PURPOSE:To perform the detailed voice quality conversation by correlating parameters between a reference speaker and a target speaker for each voice segment, performing voice conversation based on the correlation, and efficiently expressing the spectrum of the voice. CONSTITUTION:The voice data 101 generated by a reference speaker are A/D- converted and LPC-analyzed. The learning by the forward/backward algorithm is performed with the data, and the HMM voice model 103 for each voice is obtained.
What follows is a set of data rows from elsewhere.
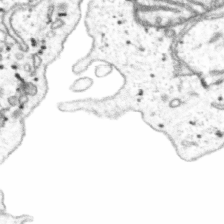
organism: Human
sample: HeLa cells
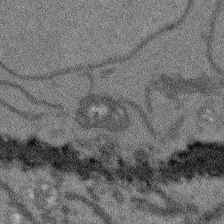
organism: Arabidopsis thaliana
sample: Root tip
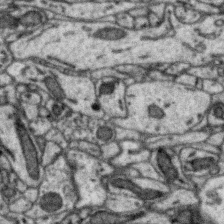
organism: Zebra finch
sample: Brain

Recognition is performed by a segmentation processing section 104 via the Viterbi algorithm with the model 103 to obtain a voice segment 105. Voice segment correlating processing is performed by the processing section 104 with the voice segment 105. The voice segment 201 of the reference speaker and the voice with the same content generated by the target speaker are sent to a DP correlation processing section 203 as learning voice data 202, they are correlated for each frame, and a voice segment correlation table 204 is obtained.

Description

[Detailed Description of the Invention] [Industrial Application Field] This invention relates to a voice quality conversion method, and in particular, it uses a voice segment as a unit to make the sound quality of a voice similar to that of a specific speaker, and to convert various types from a rule synthesis system. This invention relates to a voice quality conversion method that outputs voice quality.
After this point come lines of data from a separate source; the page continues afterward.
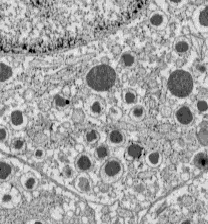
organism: C57BL Mouse
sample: Pancreatic islet
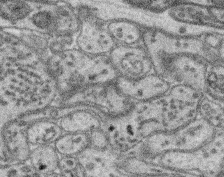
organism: Mouse
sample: Retina

[Prior Art and Problems to be Solved by the Invention] Conventionally, voice quality conversion methods have been used to make the sound quality of a voice resemble the voice quality of a specific speaker, or to output sounds with a wide variety of sound qualities from a rule synthesis system. It is being In this case, the individuality contained in the voice spectrum was controlled by controlling only a few parameters (for example, the formant frequency among the spectral parameters and the slope of the entire spectrum) to transform the voice quality. However, with these conventional methods, only rough voice conversion, such as male-female voice conversion, can be performed. Also, even if you perform a rough voice quality conversion,
There was a problem in that there was no established method for determining conversion rules for parameters that characterize voice quality, and that a heuristic procedure was required.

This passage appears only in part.